Great heroes who delve into the unknown places of the world, the deepest jungles, coldest mountains, the centers of lifeless wastelands, and even into mythical islands beyond the sea, above the sky or into the shadows of the underworld, are some of the common subjects of these art forms.
There is a kind of superficial glamor to the hero’s life that is, rather erroneously, given within these tales. Heroes in stories are loved by everyone, and they find great treasures and slay evil beasts, taking them as trophies. Many people who seek the dangerous life of the dungeon delver, the soldier or occult scholar, find themselves unable to cope with the hardships and reality of the experience because they have been raised on a sensationalized view.
Many may simply give up or spend their entire lives pretending to try. They might even become bandits or thugs out of bitterness and a desire to use what few skills they might have acquired towards something meaningful to them – material wealth, the treasures they couldn’t find.
The truly powerful adventurers of Adel all have reputations and nearly all know or have heard something of each other, and are almost invariably drawn into conflict, either from conflicting goals and views, or out of a desire to test each other.
Real heroes often have less lofty expectations. They may be good-natured or not, but what tends to set them apart is a lack of greed or expectations. They are beings driven by necessity rather than excess, or by passion rather than lust. But whatever drives an adventurer, they have many tasks they can undertake.

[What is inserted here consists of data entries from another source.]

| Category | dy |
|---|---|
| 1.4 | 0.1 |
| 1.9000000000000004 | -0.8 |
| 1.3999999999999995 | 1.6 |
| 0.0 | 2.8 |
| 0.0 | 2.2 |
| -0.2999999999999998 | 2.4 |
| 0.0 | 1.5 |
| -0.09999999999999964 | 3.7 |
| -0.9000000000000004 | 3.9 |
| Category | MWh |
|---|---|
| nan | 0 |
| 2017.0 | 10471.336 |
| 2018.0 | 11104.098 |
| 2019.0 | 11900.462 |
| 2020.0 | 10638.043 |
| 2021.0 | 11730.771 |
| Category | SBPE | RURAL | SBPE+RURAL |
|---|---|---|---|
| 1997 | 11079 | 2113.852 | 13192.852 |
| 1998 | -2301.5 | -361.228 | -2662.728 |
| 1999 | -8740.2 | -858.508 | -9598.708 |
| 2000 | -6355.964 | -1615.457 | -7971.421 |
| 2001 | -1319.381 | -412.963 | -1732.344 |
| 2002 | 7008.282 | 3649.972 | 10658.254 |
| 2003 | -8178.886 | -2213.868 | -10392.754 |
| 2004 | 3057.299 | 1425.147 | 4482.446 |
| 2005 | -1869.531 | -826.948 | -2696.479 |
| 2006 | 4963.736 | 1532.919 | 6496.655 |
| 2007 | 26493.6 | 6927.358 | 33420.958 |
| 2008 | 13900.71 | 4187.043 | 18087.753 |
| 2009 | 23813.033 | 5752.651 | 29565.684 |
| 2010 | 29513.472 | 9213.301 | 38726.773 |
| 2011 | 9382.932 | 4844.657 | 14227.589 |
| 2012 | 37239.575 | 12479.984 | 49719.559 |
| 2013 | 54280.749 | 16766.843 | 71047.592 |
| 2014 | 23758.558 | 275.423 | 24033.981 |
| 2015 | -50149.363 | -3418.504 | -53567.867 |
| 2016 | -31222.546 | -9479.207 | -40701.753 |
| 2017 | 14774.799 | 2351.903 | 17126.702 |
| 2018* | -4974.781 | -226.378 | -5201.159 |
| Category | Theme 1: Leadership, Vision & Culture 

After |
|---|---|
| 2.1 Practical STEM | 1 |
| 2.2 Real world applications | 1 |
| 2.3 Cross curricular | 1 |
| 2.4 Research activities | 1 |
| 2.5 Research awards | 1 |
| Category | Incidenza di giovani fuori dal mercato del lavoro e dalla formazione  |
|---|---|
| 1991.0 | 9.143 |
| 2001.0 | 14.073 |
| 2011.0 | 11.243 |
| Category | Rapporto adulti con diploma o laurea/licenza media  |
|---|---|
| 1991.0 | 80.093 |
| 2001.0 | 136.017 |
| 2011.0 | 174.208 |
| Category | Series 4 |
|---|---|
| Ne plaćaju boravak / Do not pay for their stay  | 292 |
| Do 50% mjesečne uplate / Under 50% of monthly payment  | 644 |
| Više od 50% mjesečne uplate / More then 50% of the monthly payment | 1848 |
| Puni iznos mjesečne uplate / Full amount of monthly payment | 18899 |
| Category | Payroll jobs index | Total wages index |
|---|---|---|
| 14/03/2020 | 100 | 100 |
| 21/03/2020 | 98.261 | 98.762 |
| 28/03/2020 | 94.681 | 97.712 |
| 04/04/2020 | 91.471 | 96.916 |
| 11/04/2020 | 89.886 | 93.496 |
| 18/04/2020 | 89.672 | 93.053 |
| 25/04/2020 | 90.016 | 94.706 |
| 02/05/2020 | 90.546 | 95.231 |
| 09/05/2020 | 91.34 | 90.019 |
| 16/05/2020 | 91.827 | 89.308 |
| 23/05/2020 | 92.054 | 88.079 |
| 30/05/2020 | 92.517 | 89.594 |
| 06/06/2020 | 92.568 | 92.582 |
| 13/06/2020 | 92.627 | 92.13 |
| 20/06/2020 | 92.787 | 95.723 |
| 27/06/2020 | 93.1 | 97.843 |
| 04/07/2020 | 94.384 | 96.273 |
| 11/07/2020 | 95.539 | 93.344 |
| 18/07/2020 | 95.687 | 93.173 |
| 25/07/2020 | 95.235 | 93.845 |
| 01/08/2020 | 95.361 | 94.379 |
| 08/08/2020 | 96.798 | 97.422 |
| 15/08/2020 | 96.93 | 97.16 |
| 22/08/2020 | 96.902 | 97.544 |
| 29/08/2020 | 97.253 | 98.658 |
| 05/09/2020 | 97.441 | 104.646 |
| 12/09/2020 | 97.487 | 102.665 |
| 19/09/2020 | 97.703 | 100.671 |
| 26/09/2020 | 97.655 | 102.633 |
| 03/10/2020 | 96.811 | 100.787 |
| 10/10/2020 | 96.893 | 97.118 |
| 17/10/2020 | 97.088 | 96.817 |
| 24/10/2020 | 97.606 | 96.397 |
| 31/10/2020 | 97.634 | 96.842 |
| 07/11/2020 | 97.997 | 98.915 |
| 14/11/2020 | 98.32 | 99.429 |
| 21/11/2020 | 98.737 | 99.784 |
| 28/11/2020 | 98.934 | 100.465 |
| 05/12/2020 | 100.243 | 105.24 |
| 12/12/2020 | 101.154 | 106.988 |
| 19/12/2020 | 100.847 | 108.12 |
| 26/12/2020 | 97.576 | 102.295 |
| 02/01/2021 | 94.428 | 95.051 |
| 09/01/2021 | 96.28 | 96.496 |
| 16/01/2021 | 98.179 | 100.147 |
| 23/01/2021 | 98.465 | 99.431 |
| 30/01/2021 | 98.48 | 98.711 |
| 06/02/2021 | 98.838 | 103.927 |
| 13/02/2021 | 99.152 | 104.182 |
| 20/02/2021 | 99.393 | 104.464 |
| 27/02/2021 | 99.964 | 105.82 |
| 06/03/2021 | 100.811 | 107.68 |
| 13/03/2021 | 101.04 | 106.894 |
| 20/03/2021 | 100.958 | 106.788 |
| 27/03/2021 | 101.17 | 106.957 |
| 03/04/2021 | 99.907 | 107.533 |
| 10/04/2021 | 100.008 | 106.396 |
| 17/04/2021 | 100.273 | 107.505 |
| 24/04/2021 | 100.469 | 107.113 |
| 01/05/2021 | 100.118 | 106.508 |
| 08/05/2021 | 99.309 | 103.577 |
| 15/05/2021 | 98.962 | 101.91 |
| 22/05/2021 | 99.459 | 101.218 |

Many areas of the world remain unexplored, many opportunities abound for those willing to take risks. A thirst for knowledge or self-betterment, atonement, revenge, all drive people.
Adventurers And Attitudes
The common person in Adel is not a combatant or adventurer, but neither is he or she weak. Nearly every person knows how to defend themselves even in a small way if personally threatened and few will be entirely helpless. The people of Adel spent hundreds of years perfecting ways to destroy each other, beginning with the early war-like cultures, then the age of the empires, then the Intolerable War.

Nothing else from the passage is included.